Later that night I went to The Bug Jar (219 Monroe Ave.) to check out the show there. I noticed they had painted the back room with bright orange swirls — it's nice to see some color back there. Anyway, the first band I saw was Love of Everything whom I had seen in a different form 2 years ago. This time it was an electronic effects soloist who ends up with a bright, synth-pop-like sound ... a synth-pop-acoustic-soloist if you will. Next was Cex who were spectacular. If you can imagine starting from 1990's house beats divvied up between a synth and a drummer and adding a male and female vocalist all distorted and effected to psychedelic proportions, you'd be somewhere close.
Thursday night after stopping by Monty's Korner (355 East Ave.) with the Drinking Liberally crew, Peri, Ali, and I went to The Bug Jar (219 Monroe Ave.) We missed all but the last synth-pop/novelty song from Worm Quartet but stayed for The Torsos from Space. I hadn't noticed their satirical element before — their straightforward groove-metal performance kept me from noticing their oft silly lyrics.
On Friday I spent most of the day working on a new pocket LED light. It's pretty sweet [either that or "not interesting at all," depending] in that I used a microcontroller to drive everything. It has a true-color LED which the computer can make output any color, a UV LED, and a laser. It all packs into a former car alarm remote no bigger than a box of matches. Plus I can reprogram it ... right now it just acts as a basic flashlight/laser pointer, but I'll add cool stuff later.

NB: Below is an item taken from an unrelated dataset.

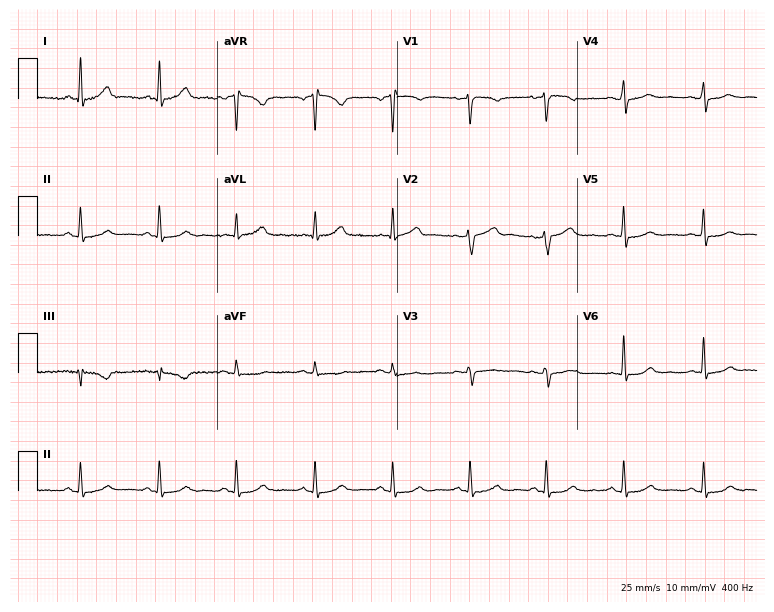
12-lead ECG from a 63-year-old female. Recorded interpretation: within normal limits.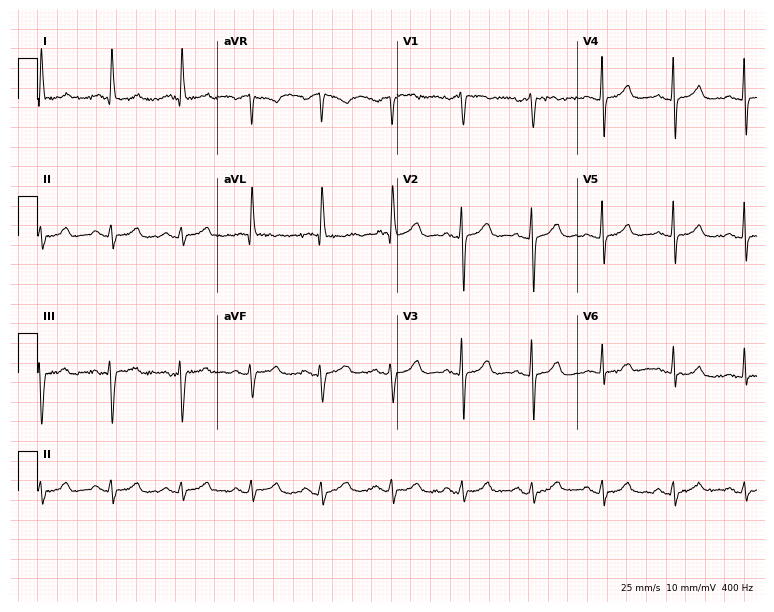
Electrocardiogram (7.3-second recording at 400 Hz), an 80-year-old female patient. Overall reading on record: normal ECG.

Ali and her friend Stacie came out my way late and we headed to Lux Lounge (666 South Ave.) for a bit then made the "good idea at the time" mistake of staying out way too late at Mark's Texas Hots (487 Monroe Ave.) Naturally I had a cheeseburger plate, and decided that I needed to eat the whole thing. This did not make me feel good on Saturday.
So on Saturday I got the bike trailer hitched up and headed to The Rochester Public Market (280 Union St. N.) Expecting that things might close early, I went to Abundance Cooperative Market (62 Marshall St.) after that then went to O'Bagelo's (165 State St.) which was closed. I crossed to St. Paul over The High Falls Gorge (Platt St at Browns Race, the Pont De Rennes Bridge) and loosened the trailer hitch/axle bolt crossing those railroad tracks. Fortunately I was blocks away from Full Moon Vista Bike & Sport (180 St. Paul St., in the Smith-Gormley Company building) so I borrowed a wrench for a minute and got it all tightened up. From there I headed down South and found Open Face (651 South Ave., right by the corner of Hickory) closed as well. I stopped in the new place Nook (658 South Ave.) and checked out all the neat, charmingly kitschy stuff they have. I ended up having lunch up the street at Taco John's (489 South Ave., formerly Ly Lou's Pearl of the Orient) for another excellent meal.
Unfortunately all that riding left me burnt out and exhausted. That night I stopped briefly at Starry Nites Café (696 University Ave., formerly Moonbeans) and got to see Whatsie. They're a duo with a male singer/guitarist and a female singer who sound great together ... they do covers and originals in the light acoustic-rock genre.
On Sunday Ali went to Connecticut for a vacation. She had encouraged me to follow my idea of taking a day off and not doing anything for the rest of the day, so I tried pulling that off.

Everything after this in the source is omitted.